Task prompt:
Within the records below, find the line with "Raphaël Cognet portrait 2020" and the line with "Situación da parroquia", then reproduce exactly those two lines and all lines between them, without any picture.

Material shown:
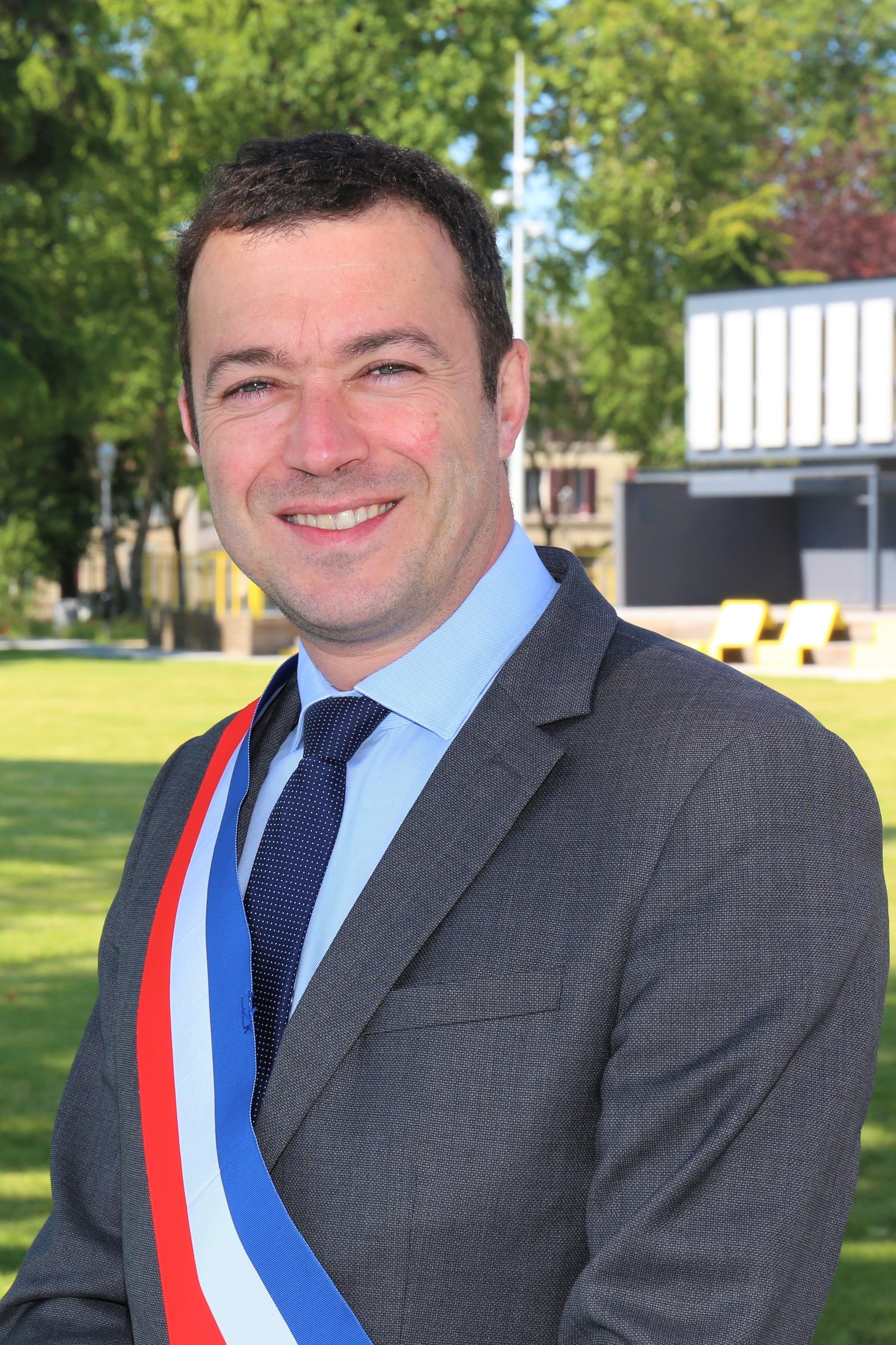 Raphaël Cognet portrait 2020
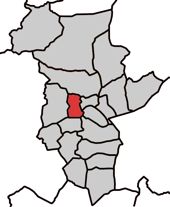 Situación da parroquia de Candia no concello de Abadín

...

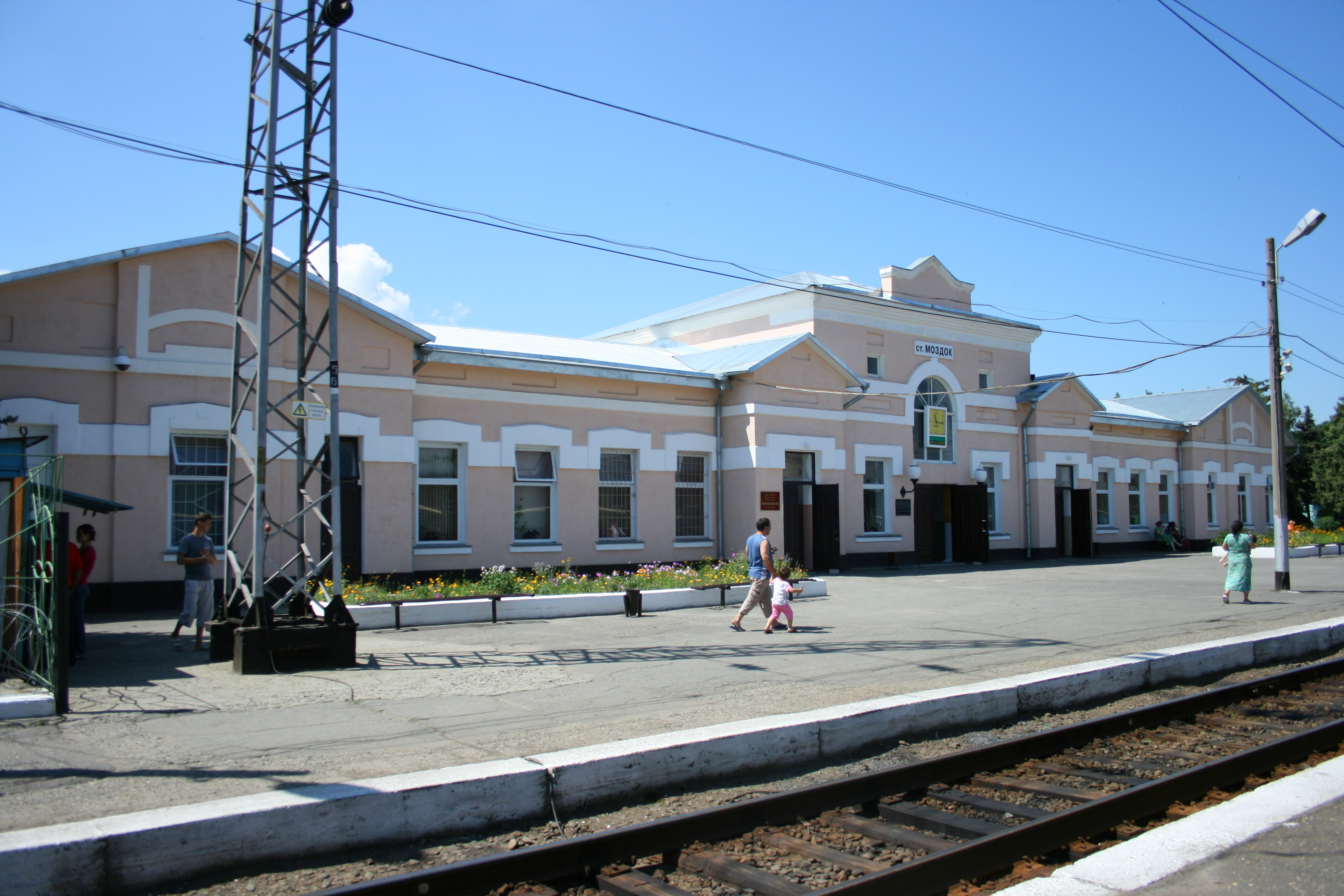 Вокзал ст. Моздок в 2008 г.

---

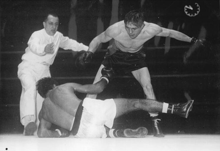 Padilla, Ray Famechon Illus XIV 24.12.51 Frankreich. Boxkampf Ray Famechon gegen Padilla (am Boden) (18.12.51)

Exercise answer:
 Raphaël Cognet portrait 2020
 Situación da parroquia de Candia no concello de Abadín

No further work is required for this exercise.